Norconex / committer-azuresearch

Implementation of Norconex Committer for Microsoft Azure Search.
https://opensource.norconex.com/committers/azuresearch/
Apache License 2.0
1 stars 2 forks source link

Is there a way to chunk the acquired content? #6

Open ki-suzuki opened 1 year ago

ki-suzuki commented 1 year ago

Is there a method to chunk the acquired content when committing it to Azure Search? If so, I would like to learn about it.

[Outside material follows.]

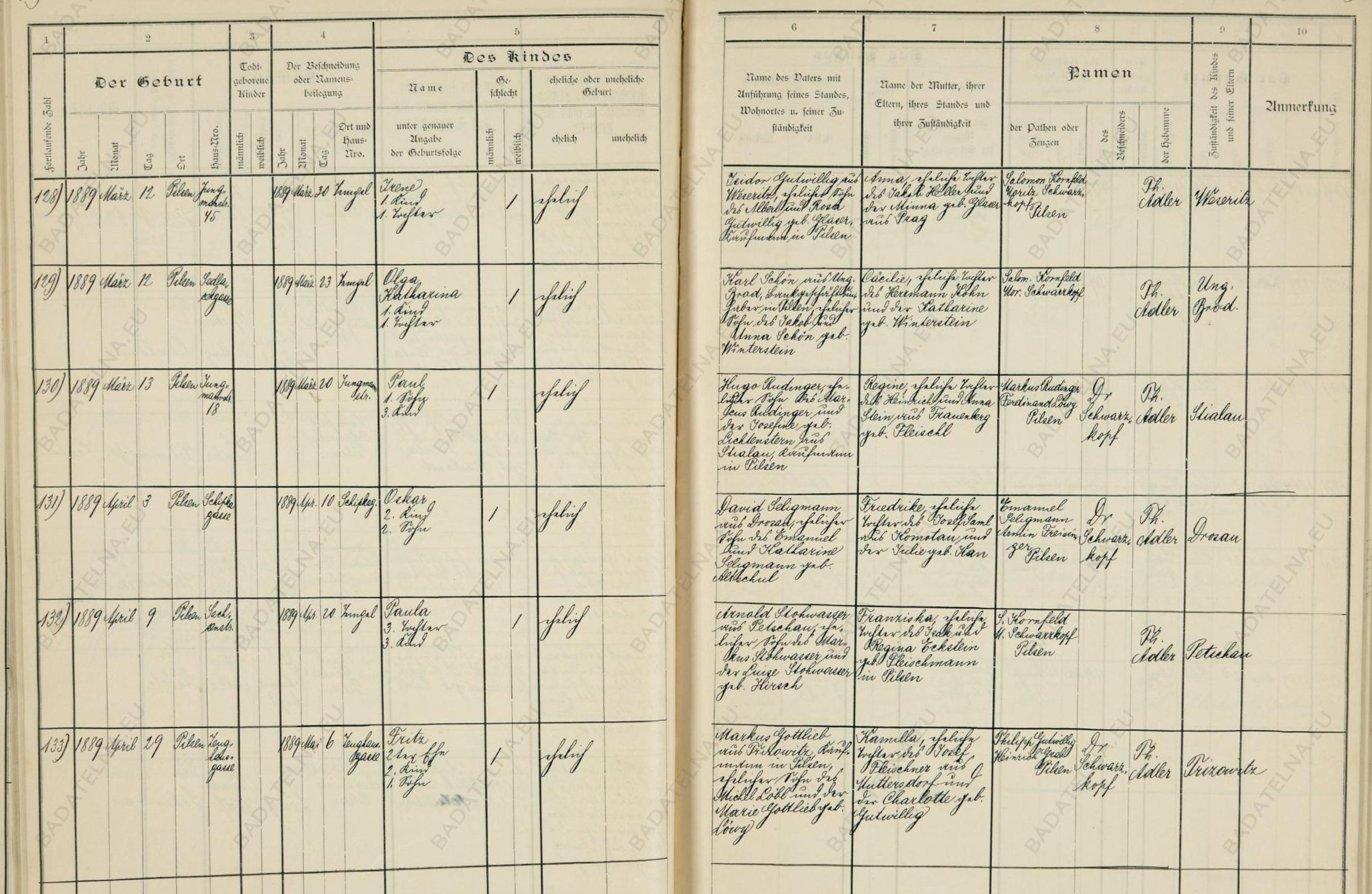 Stránka 43 z židovské matriční knihy č. 154. Synagoga Plzeň

ohtwadi commented 1 year ago

If you are talking about batching multiple documents, then yes. In fact, this is done by default. Please take a look at the documentation.

<queue
      class="com.norconex.committer.core3.batch.queue.impl.FSQueue">
    <batchSize>
      (Optional number of documents queued after which we process a batch.
       Default is 20.)
    </batchSize>
...
ki-suzuki commented 1 year ago

@ohtwadi Thank you for your prompt response.

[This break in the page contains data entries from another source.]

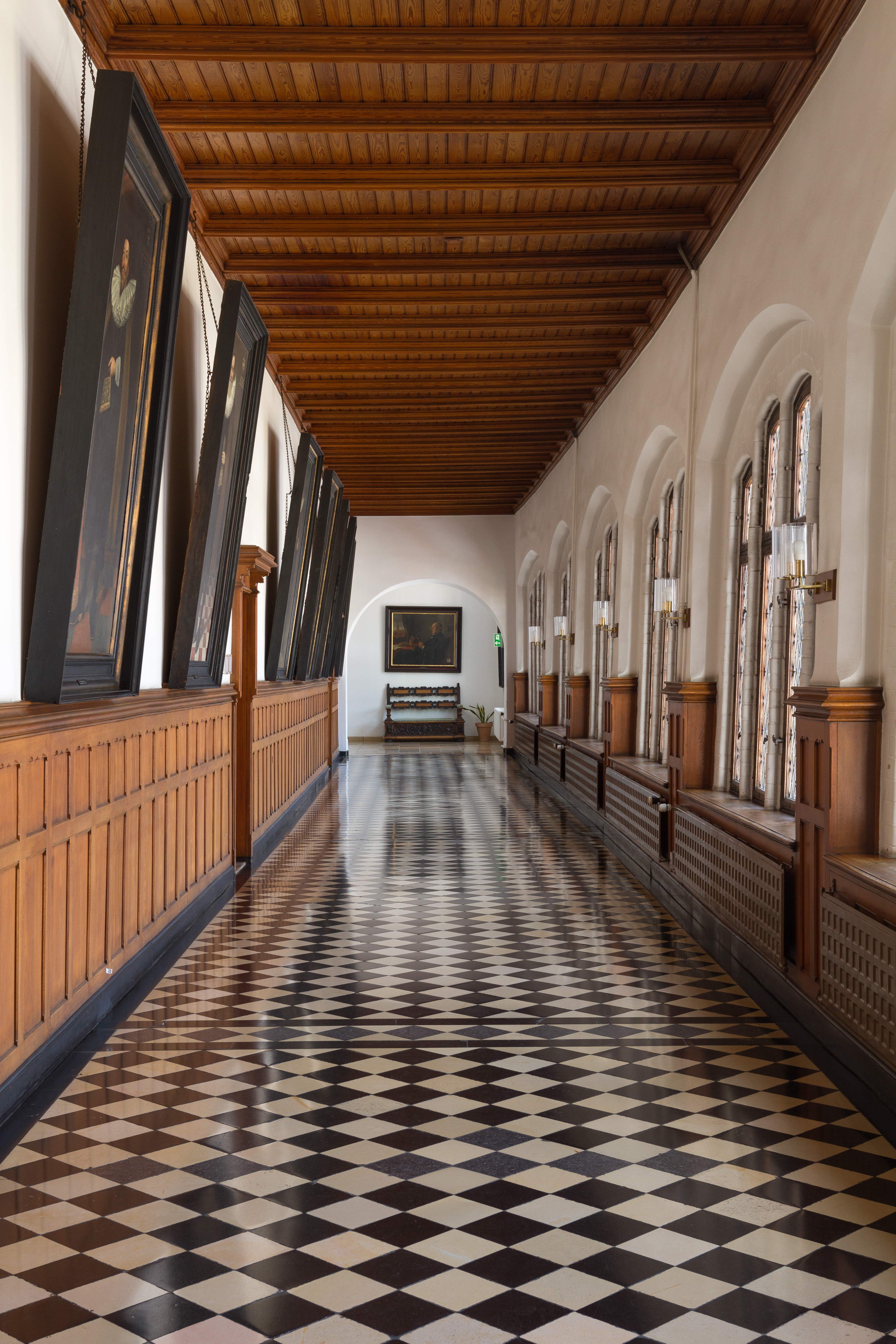 Verbindungsgang im Obergeschoss des Lübecker Rathauses.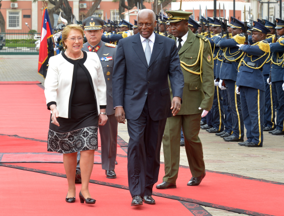 La Presidenta de Chile, Michelle Bachelet, llegó hasta el Palacio Presidencial de Angola, acompañada del mandatario de ese país, José Eduardo dos Santos.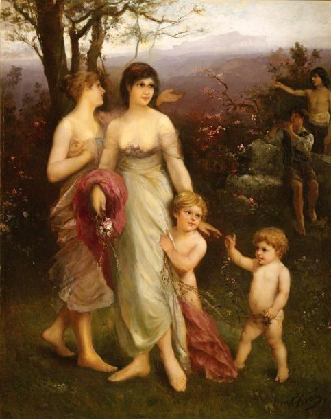 Der Frühling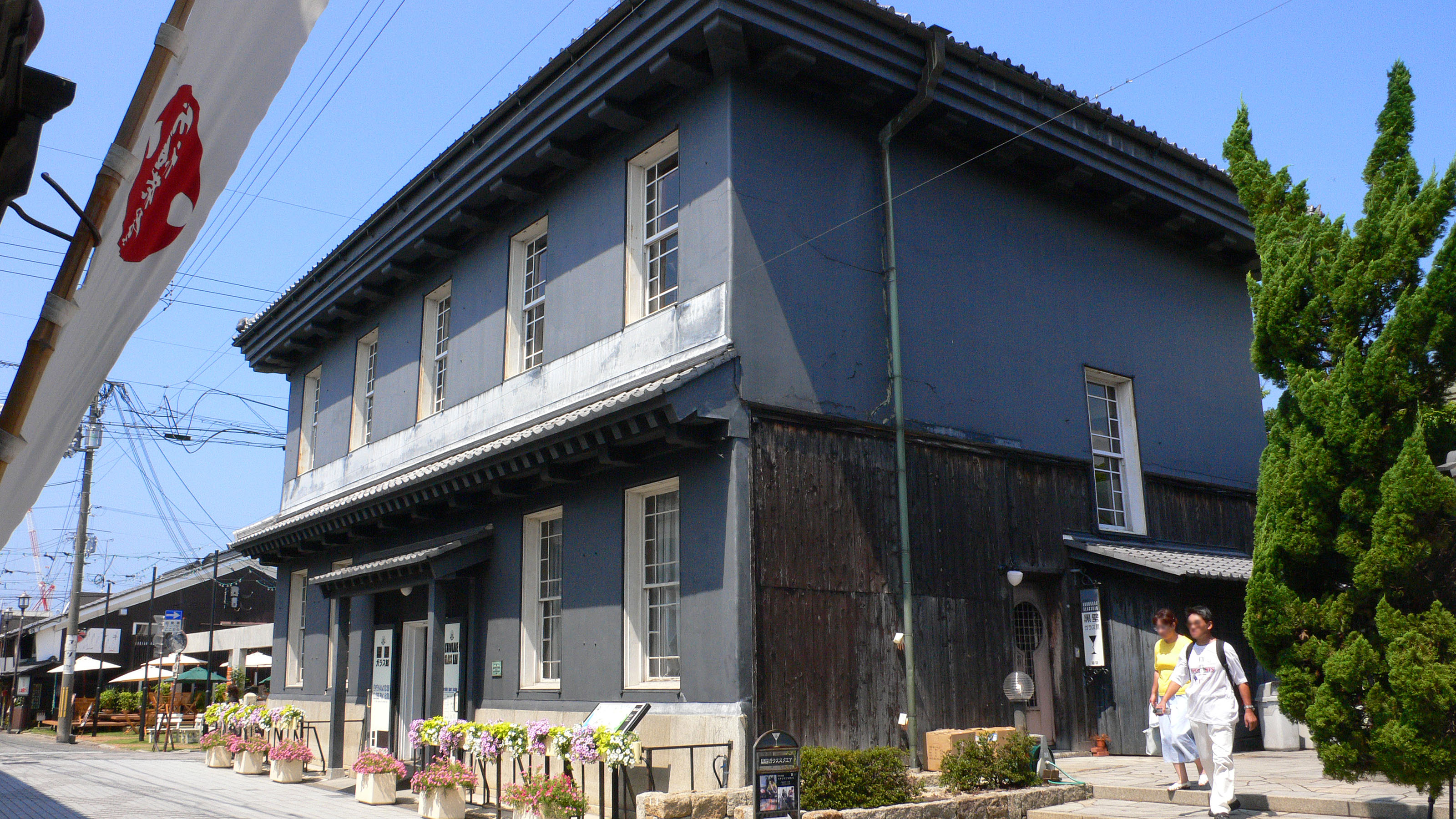 Kurokabe Square in Nagahama, Shiga, Japan

I believe what I am looking for is not this method.

Here are the details. For instance, I mean after retrieving the body of the HTML, and if the content of the body is so large that I want to divide it into several smaller chunks and submit them to the Azure Cognitive Search Index as separate records.

Is there some methods to achieve this?

Thank you.

ohtwadi commented 1 year ago

Does the DOMSplitter fit the bill for you?